• _Exercise details_
Your reply should reproduce each line below exactly and carry none of the pictures.

• _Data segment_

Start of Block

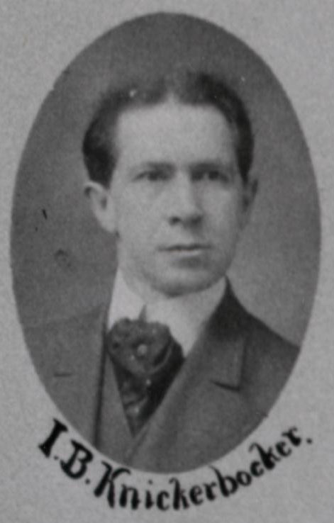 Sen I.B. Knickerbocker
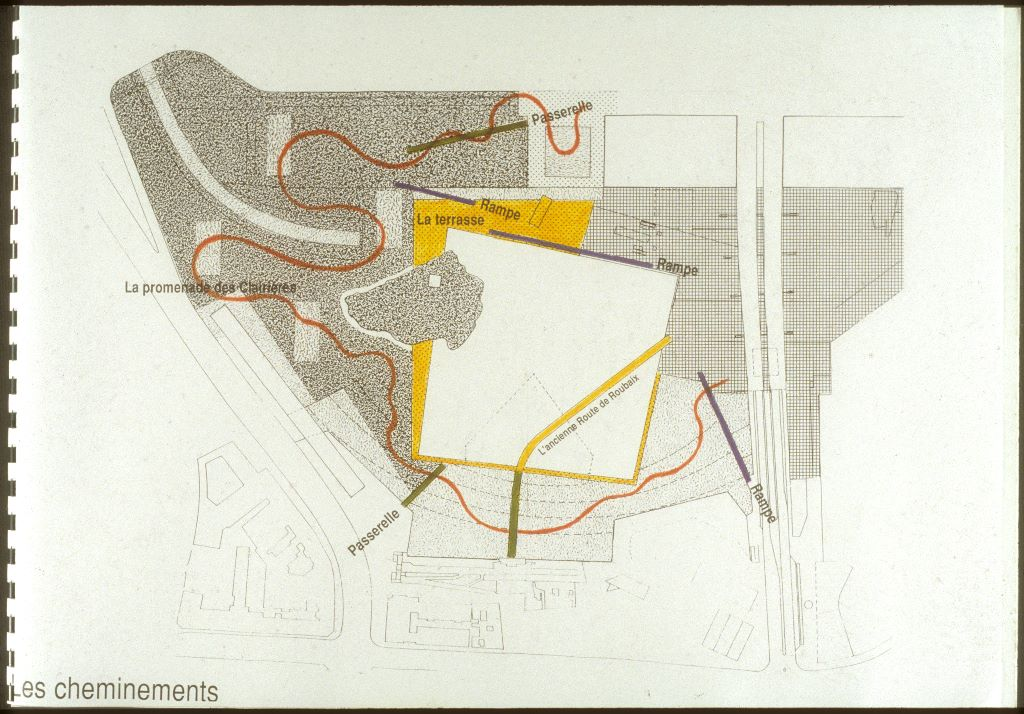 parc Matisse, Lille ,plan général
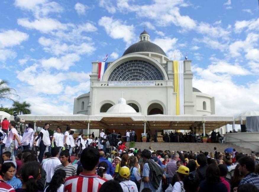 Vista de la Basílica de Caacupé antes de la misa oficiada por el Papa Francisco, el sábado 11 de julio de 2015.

End of Block

• _Completed exercise_
 Sen I.B. Knickerbocker
 parc Matisse, Lille ,plan général
 Vista de la Basílica de Caacupé antes de la misa oficiada por el Papa Francisco, el sábado 11 de julio de 2015.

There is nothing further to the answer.